Couldnt find it either. But did see this purple JL selling. Listing is a little vague making it seem it is an original tjet.
http://www.ebay.com/itm/VINTAGE-AUR...171010131823?pt=Slot_Cars&hash=item27d0ff876f


----------



## 70ss (Aug 22, 2005)

Was it this one. All pictures look like Turqouise except the last one as he mentions.
http://www.ebay.com/itm/Vintage-Aur...261190005072?pt=Slot_Cars&hash=item3cd0233150


----------



## oldraceral (Dec 1, 2005)

Purple JL ended at $248.50. Someones gonna be PO'd.


----------



## ParkRNDL (Mar 20, 2002)

oldraceral said:


> Purple JL ended at $248.50. Someones gonna be PO'd.


yeah, ouch... 

--rick


----------



## adiaz (Nov 26, 2012)

My Link repaired sorry
http://www.ebay.com/itm/Vintage-Aurora-T-Jet-ThunderJet-Dodge-Charger-Slot-Car-w-Box-Seafoam-NICE-/261190005072?pt=Slot_Cars&hash=item3cd0233150=


----------



## alpink (Aug 22, 2010)

in another thread, someone mentions "seafoam".
Bob Beers calls it Turquoise.

spoke with Mr Beers today at the show.
he admits he didn't include "seafoam" as a color for the Charger but says it was a "color" in addition to Turquoise and the rest of the usual.
thank you


----------



## hefer (Sep 18, 1999)

I don't see Seafoam as a color in my box of Crayola 64? Also, I don't live by the sea. Is the foam really green?


----------



## shocker36 (Jul 5, 2008)

Paint looks suspect and glass in the front has a huge gap where it meats the body and the back window looks like it has glue haze


----------



## krazcustoms (Nov 20, 2003)

Seafoam vs. turquoise. Both vehicles are original Aurora. Upper pic is with flash, lower pic is overhead light with no flash.


----------



## hefer (Sep 18, 1999)

So...was Seafoam a real color, or is it Turquoise with another color mixed in? Like when they would change over to make another color. The colors are so similar, I don't know why they would make both.


----------



## SlickRick (Mar 3, 2011)

To me, it looks like Seafoam....


----------



## Bill Hall (Jan 6, 2007)

The Charger in question is turquoise. Seafoam is drab olive...not to be confused with standard olive (bright olive)...or turquoise.
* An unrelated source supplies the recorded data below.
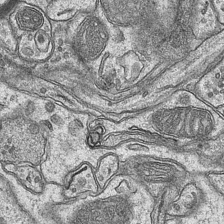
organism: Mouse
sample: CA1 Hippocampus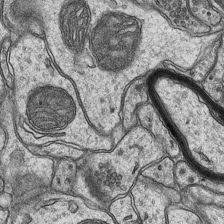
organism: Mouse
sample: CA1 Hippocampus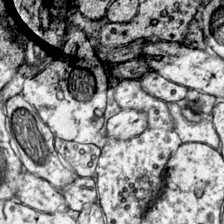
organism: Mouse
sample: Primary visual cortex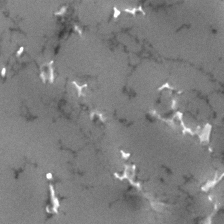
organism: Human
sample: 1205lu cells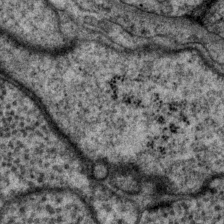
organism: P. pacificus
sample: Pharynx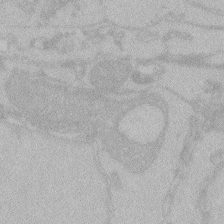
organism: Zebrafish
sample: Macrophage infected with Toxoplasma gondii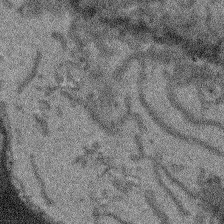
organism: Arabidopsis thaliana
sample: Root tip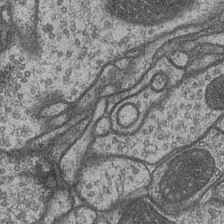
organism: Drosophila
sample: Optic medulla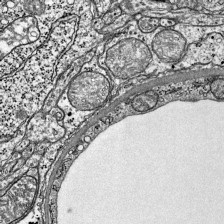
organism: Mouse
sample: Visual Cortex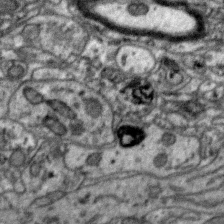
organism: Zebra finch
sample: Brain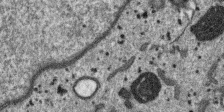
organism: Human
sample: Lung epithelial cells infected with SARS-CoV-2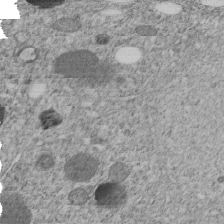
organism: C. elegans
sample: C. elegans embryo early stage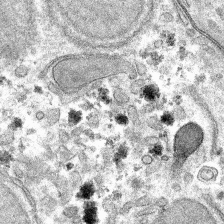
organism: Mouse
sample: Mouse hepatocytes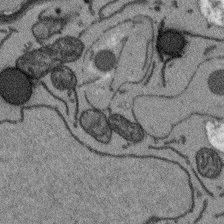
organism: Arabidopsis thaliana
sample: Root tip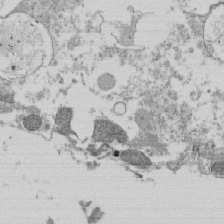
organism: Tetrahymena
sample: Cilia in tetrahymena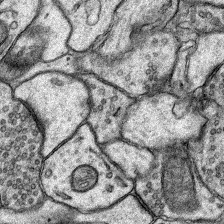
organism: Rat
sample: Hippocampus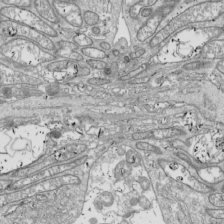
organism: Drosophila
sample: Cell division; meiosis; drosophila spermatocytes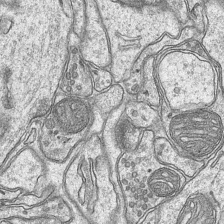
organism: Mouse
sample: CA1 Hippocampus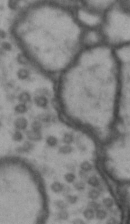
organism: Drosophila
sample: Brain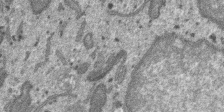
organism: Human
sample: Lung epithelial cells infected with SARS-CoV-2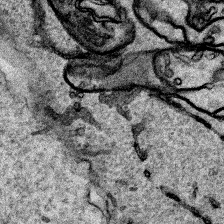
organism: Human
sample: Mitochondria in HCT116 cells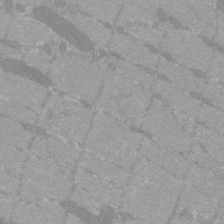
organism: C57BL Mouse
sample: Tibialis anterior muscle cell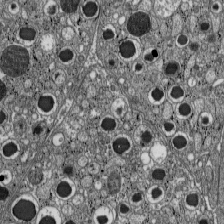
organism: C57BL Mouse
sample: Pancreatic islet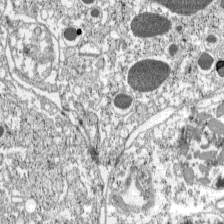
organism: C57BL Mouse
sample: Pancreatic islet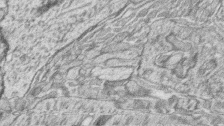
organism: Zebrafish
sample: synaptic ribbons in rod cells and cone cells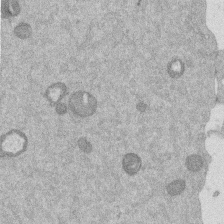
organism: Mouse
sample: Dividing mouse embryo 1 cell stage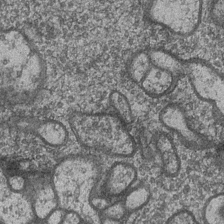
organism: Drosophila
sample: Optic medulla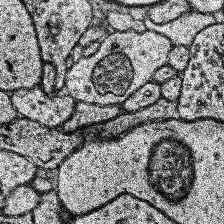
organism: Human
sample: Temporal Lobe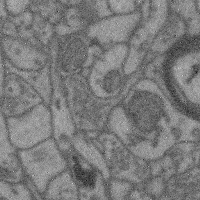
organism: Mouse
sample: Cerebral cortex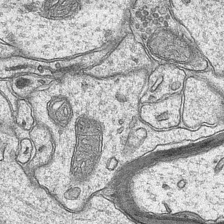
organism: Mouse
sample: CA1 Hippocampus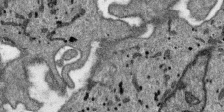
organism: Human
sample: Lung epithelial cells, uninfected (mock) control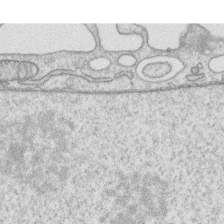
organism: Human
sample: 1205lu cells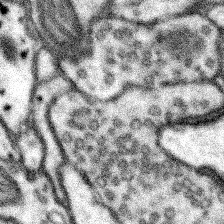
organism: Mouse
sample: Somatosensory cortex neuropil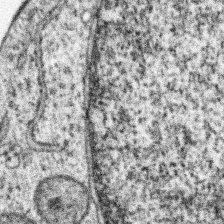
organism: Human
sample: HeLa cells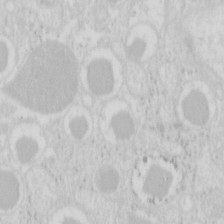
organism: Mouse
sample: Pancreas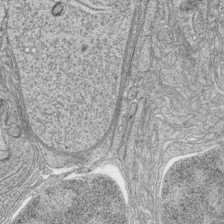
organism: Zebrafish
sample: synaptic ribbons in rod cells and cone cells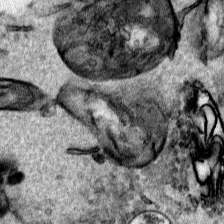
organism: Human
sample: Mitochondria in HCT116 cells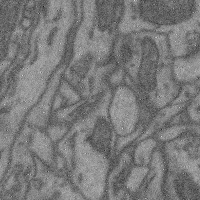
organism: Mouse
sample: Cerebral cortex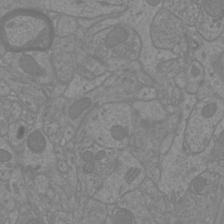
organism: Mouse
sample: Cortical neurons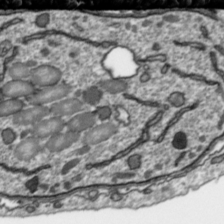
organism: Toxoplasma gondii
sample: Parasites in a vacuole inside a host cell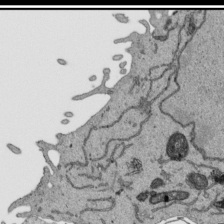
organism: Human
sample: Mitochondria in HCT116 cells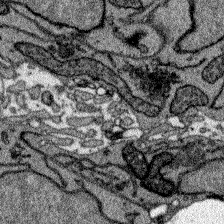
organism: Zebrafish
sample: Larval olfactory bulb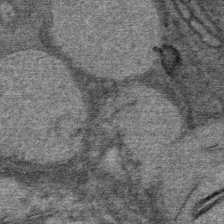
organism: Mouse
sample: Mouse Salivary gland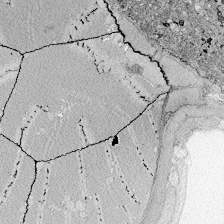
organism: Zebrafish
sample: Whole-Brain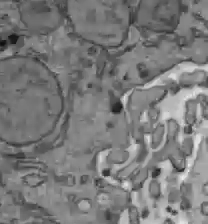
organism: C57BL Mouse
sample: Liver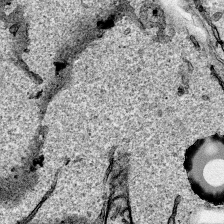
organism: Human
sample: Mitochondria in HCT116 cells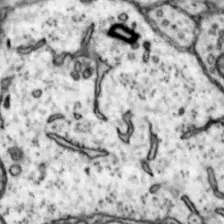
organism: Mouse
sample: Nucleus accumbens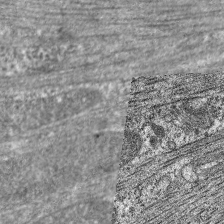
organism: C. elegans
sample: Pharynx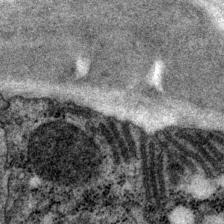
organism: P. pacificus
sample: Pharynx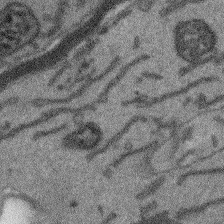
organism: Arabidopsis thaliana
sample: Root tip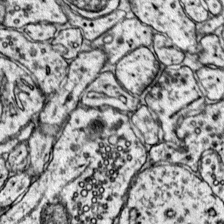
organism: Mouse
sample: Primary visual cortex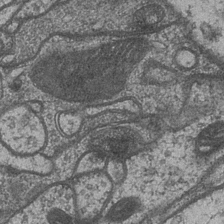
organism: Drosophila
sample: Optic medulla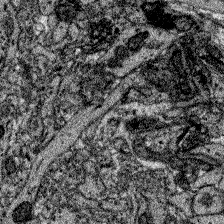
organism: Zebrafish
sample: Larval olfactory bulb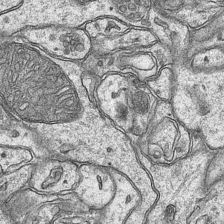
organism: Mouse
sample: CA1 Hippocampus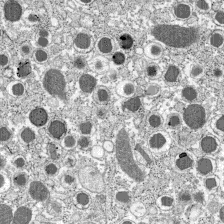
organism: C57BL Mouse
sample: Pancreatic islet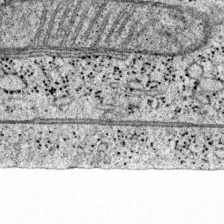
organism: Human
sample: HeLa cells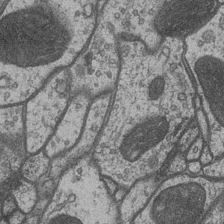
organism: Drosophila
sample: Optic medulla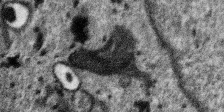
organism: Human
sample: Lung epithelial cells infected with SARS-CoV-2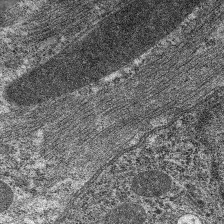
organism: C. elegans
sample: Pharynx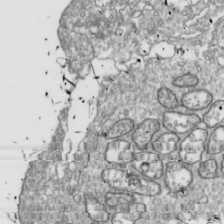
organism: Drosophila
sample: Cell division; meiosis; drosophila spermatocytes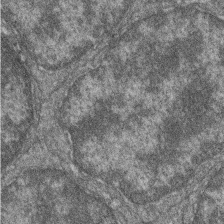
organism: Zebrafish
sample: Cilia; retinal pigment epithelium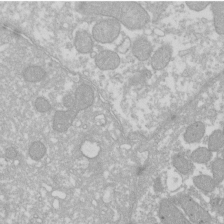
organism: Xenopus
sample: Cilia; centrioles in frog embryo cells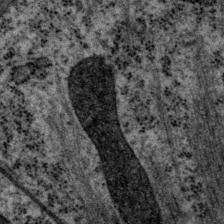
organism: P. pacificus
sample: Pharynx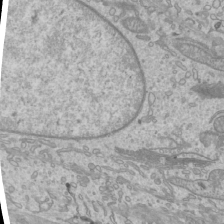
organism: Mouse
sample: Cilia; mouse epididymis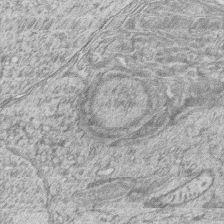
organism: Zebrafish
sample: synaptic ribbons in rod cells and cone cells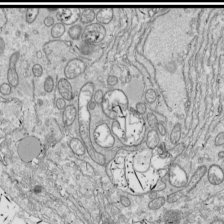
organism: Drosophila
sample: Cell division; meiosis; drosophila spermatocytes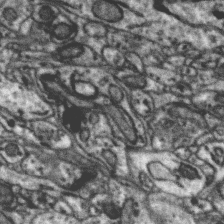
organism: Zebra finch
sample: Brain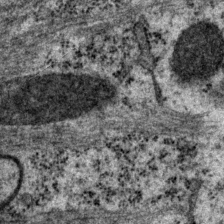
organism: P. pacificus
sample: Pharynx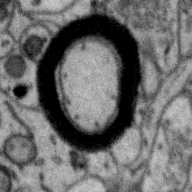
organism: Zebra finch
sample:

For a descriptor I prefer to use words that actually describe the color, not some fluffy interior decorator make believe color that opens the door to pandora's box. Unfortunately poor lighting, poor camera skills, and oxidation frequently add to the confusion.

For the color challenged, (my son in law and one of my childhood friends are color blind) it is quite easy to view a severely oxidized turquoise model as drab olive.


----------



## dlw (Aug 17, 1999)

It's Turquoise, though a little sunfaded which can look like seafoam.


----------



## jobobvideo (Jan 8, 2010)

blue-green


----------



## Ralphthe3rd (Feb 24, 2011)

Aqua-Marine


----------